Then spake King Bagdemagus unto Sir Launcelot, "Sir, your courtesy will shend [ruin] us all, and your courtesy hath caused all this sorrow; for and they thus override our lands, they shall by process of time bring us all to nought, whilst we thus hide us in holes."
Then said the good knight Sir Galihud to Sir Launcelot, "Sir, here be knights come of kings' blood, that will not long droop and they were without the walls; therefore give us leave, as we are knights, to meet them in the field, and we shall slay them, that they shall curse the time that ever they came into this country."
Then spake the seven brethren of North Wales, and they were seven noble knights as a man might seek in seven kings' lands, or he might find such seven knights, then they spake all with one voice, "Sir Launcelot, for Christ's sake let us ride out with Sir Galihud, for we been never wont to cower in castles nor in towns."
Then speake Sir Launcelot, which was master and governor of them all, "My fair lords, howbeit we will as at this time keep our strong walls, and I shall send a messenger unto my lord King Arthur, desiring him to take a treaty; for better is peace than always war."
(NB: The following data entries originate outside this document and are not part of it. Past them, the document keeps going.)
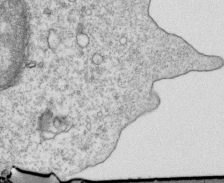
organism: Mouse
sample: Activated OT-1 CD8+ T cells
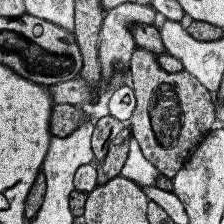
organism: Human
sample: Temporal Lobe
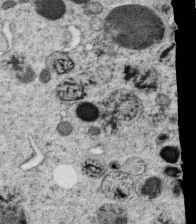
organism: C. elegans
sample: C. elegans oocyte; sperm cells
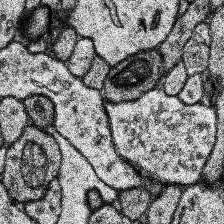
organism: Human
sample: Temporal Lobe
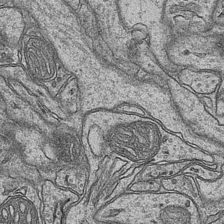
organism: Mouse
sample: CA1 Hippocampus
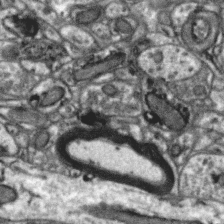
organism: Zebra finch
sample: Brain
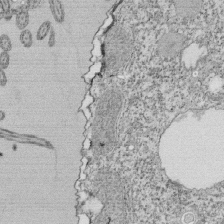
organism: Tetrahymena
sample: Cilia in tetrahymena
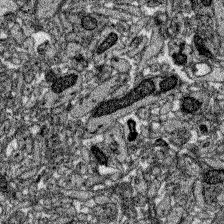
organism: Zebrafish
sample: Larval olfactory bulb
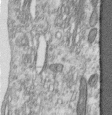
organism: Human
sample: Centriole in RPE cells
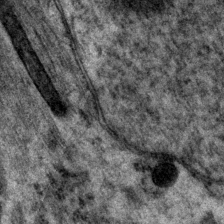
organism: P. pacificus
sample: Pharynx
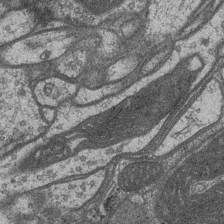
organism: Drosophila
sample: Optic medulla
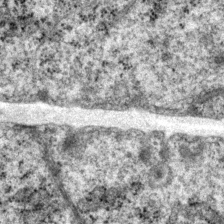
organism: P. pacificus
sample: Pharynx
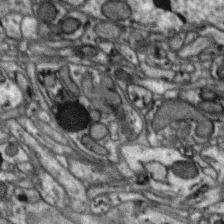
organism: Zebra finch
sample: Brain
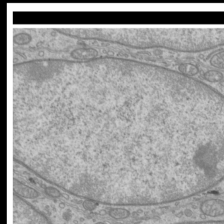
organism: Mouse
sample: Cilia; mouse epididymis
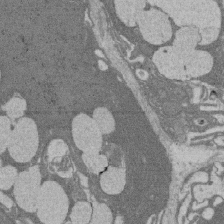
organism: Rat
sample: Salivary granule
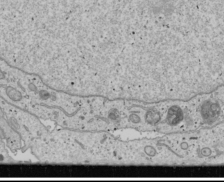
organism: Human
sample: Mitochondria in U2OS cells
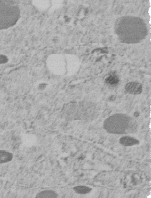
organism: C. elegans
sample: C. elegans embryo early stage
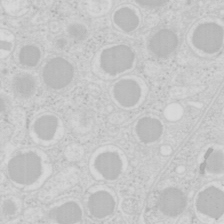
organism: Mouse
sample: Pancreas
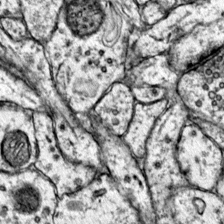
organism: Mouse
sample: Primary visual cortex
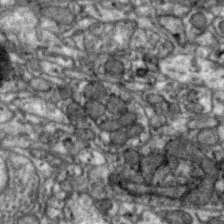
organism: Zebra finch
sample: Brain
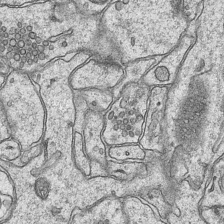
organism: Mouse
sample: CA1 Hippocampus
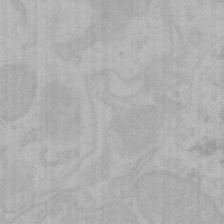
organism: Mouse
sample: Choroid plexus
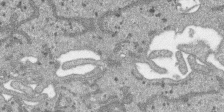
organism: Human
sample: Lung epithelial cells infected with SARS-CoV-2
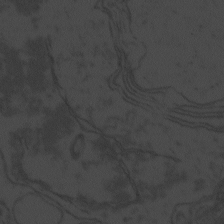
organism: Zebrafish
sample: Macrophage infected with Toxoplasma gondii

So Sir Launcelot sent forth a damsel and a dwarf with her, requiring King Arthur to leave his war upon his lands. And so she started upon a palfrey, and the dwarf ran by her side.
[But Sir Gawaine would have no peace nor treaties, and sent vile messages back to Sir Launcelot, and presently led the host to Sir Launcelot's castle.]
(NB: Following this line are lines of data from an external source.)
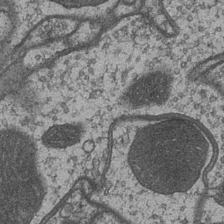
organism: Drosophila
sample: Optic medulla
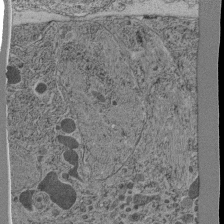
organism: C. elegans
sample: C. elegans pharynx
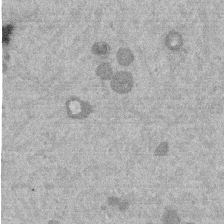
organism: Mouse
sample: Dividing mouse embryo 1 cell stage
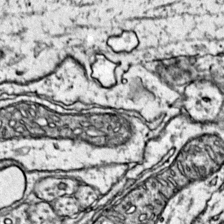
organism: Mouse
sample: Primary visual cortex
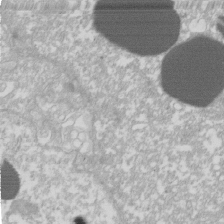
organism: Xenopus
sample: Cilia; centrioles in frog embryo cells
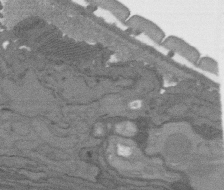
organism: C. elegans
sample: AFD neurons C. elegans
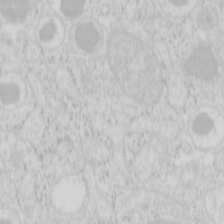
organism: Mouse
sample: Pancreas
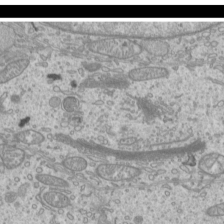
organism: Mouse
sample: Cilia; mouse epididymis
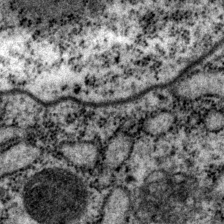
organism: P. pacificus
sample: Pharynx
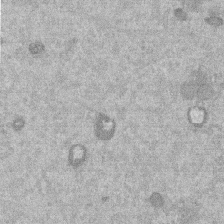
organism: Mouse
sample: Dividing mouse embryo 1 cell stage
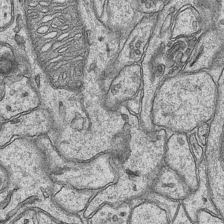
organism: Mouse
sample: CA1 Hippocampus
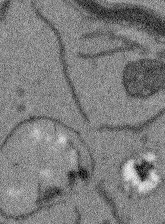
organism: Arabidopsis thaliana
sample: Root tip
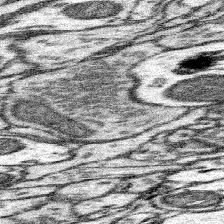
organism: Mouse
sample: Somatosensory cortex neuropil
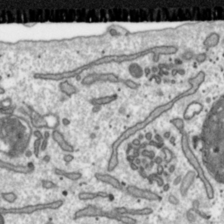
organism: Toxoplasma gondii
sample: Parasites in a vacuole inside a host cell
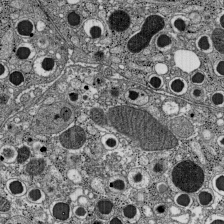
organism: C57BL Mouse
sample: Pancreatic islet
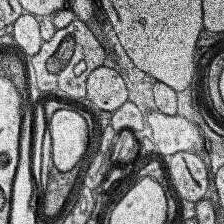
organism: Human
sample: Temporal Lobe
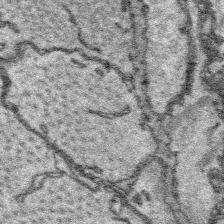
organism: Platynereis dumerilii
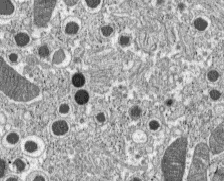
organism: C57BL Mouse
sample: Pancreatic islet
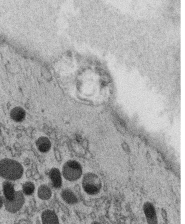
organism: C. elegans
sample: C. elegans oocyte; sperm cells
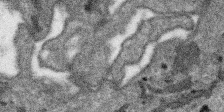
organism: Human
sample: Lung epithelial cells infected with SARS-CoV-2
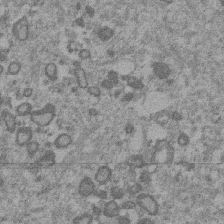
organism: Mouse
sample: Dividing mouse embryo 1 cell stage
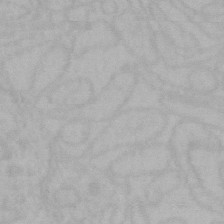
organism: Mouse
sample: Choroid plexus
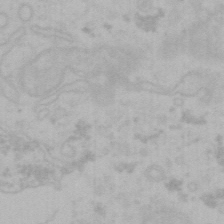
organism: Mouse
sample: Choroid plexus
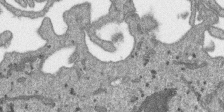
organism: Human
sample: Lung epithelial cells infected with SARS-CoV-2
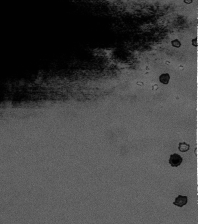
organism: Human
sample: U2-OS cells

So thus they endured well half a year, and much slaughter of people there was on both parties. Then it befell upon a day that Sir Gawaine came before the gates armed at all pieces upon a great courser, with a great spear in his hand; and then he cried with a loud voice, "Where art thou now, thou false traitor Sir Launcelot? why dost thou hide thyself within holes and walls like a coward? look out now, thou false traitor knight, and here I shall revenge upon thy body the death of my three brethren."
All this language heard Sir Launcelot, and his kin every deal; and then his knights drew about him, and they said all at once unto Sir Launcelot, "Sir Launcelot, now ye must defend you like a knight, or else ye be shamed for ever; for now ye be called upon treason, it is time for you to stir, for ye have slept over long, and suffered over much."
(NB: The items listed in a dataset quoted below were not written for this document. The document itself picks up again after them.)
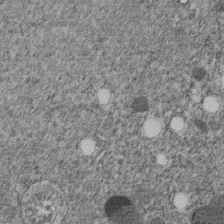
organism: C. elegans
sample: C. elegans embryo early stage
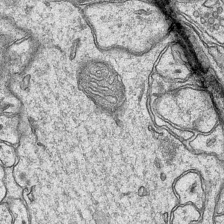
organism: Mouse
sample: CA1 Hippocampus
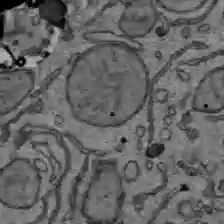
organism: C57BL Mouse
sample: Liver
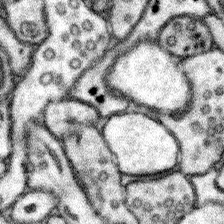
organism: Mouse
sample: Somatosensory cortex neuropil
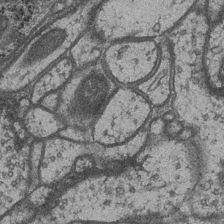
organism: Drosophila
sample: Optic medulla
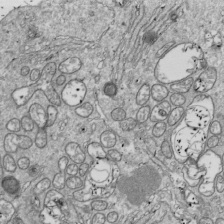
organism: Drosophila
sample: Cell division; meiosis; drosophila spermatocytes
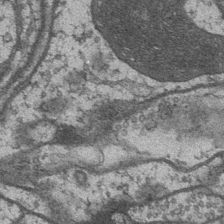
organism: Drosophila
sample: Optic medulla
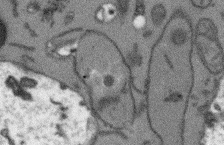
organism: Arabidopsis thaliana
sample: Root tip
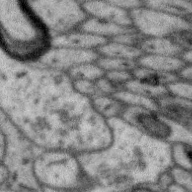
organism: Zebra finch
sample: Brain
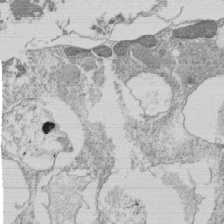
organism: Tetrahymena
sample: Cilia in tetrahymena
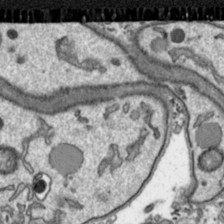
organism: Toxoplasma gondii
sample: Parasites in a vacuole inside a host cell
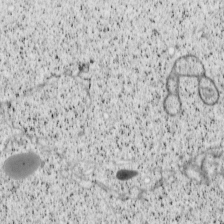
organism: African green monkey
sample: COS-7 cells
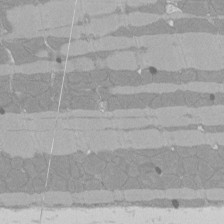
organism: Rat
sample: Left ventricle
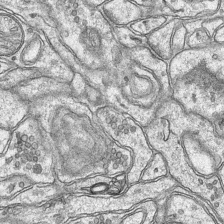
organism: Mouse
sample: CA1 Hippocampus
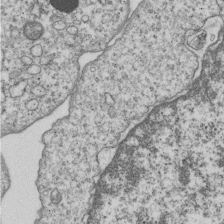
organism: Human
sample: MDA-MB-231 cells
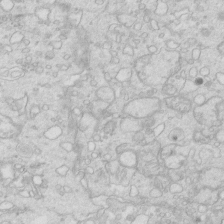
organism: Mouse
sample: Multiciliated cells
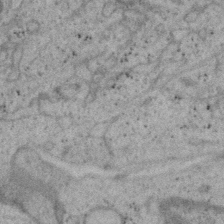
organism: Human
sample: HeLa cells
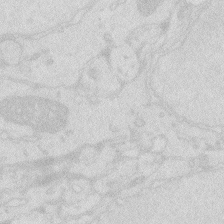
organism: Zebrafish
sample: Macrophage
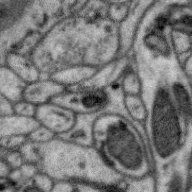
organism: Zebra finch
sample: Brain
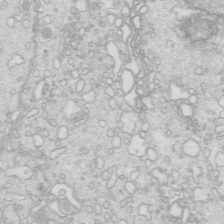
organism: Mouse
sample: Multiciliated cells
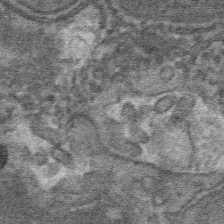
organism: Mouse
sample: Mouse hepatocytes
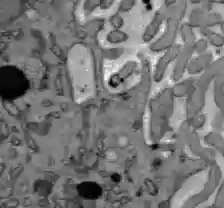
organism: C57BL Mouse
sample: Liver
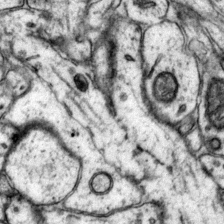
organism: Mouse
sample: Primary visual cortex
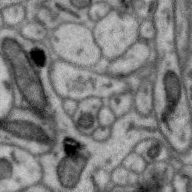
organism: Zebra finch
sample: Brain
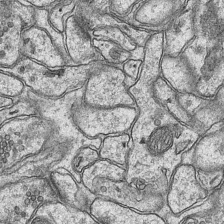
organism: Mouse
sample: CA1 Hippocampus
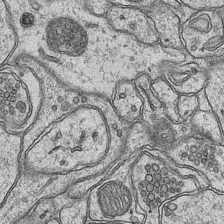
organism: Mouse
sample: CA1 Hippocampus
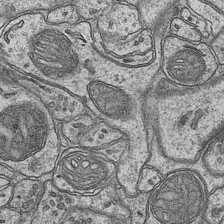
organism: Mouse
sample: CA1 Hippocampus
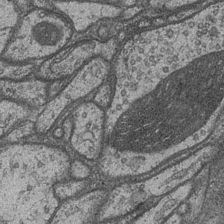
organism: Drosophila
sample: Optic medulla

"So God me help," said Sir Launcelot, "I am right heavy of Sir Gawaine's words, for now he chargeth me with a great charge; and therefore I wot it as well as ye that I must defend me, or else to be a recreant knight."
Then Sir Launcelot commanded to saddle his strongest horse, and bade fetch his armor, and bring all unto the gate of the tower. And then Sir Launcelot spake on high unto King Arthur, and said, "My lord and noble king which made me knight, wit you well that I am right heavy for your sake, that ye thus sue upon me, and always I forbare you; for, and I would have been revengeable, I might have met you in the midst of the field, and there to have made your boldest knights full tame; and now I have forborne you half a year, and have suffered you and Sir Gawaine to do what ye would, and now I may endure it no longer; now must I needs defend myself, in so much as Sir Gawaine hath appealed me of treason, the which is greatly against my will, that ever I should fight against any of your blood; but now I may not forsake it, I am driven thereto as a beast to a bay."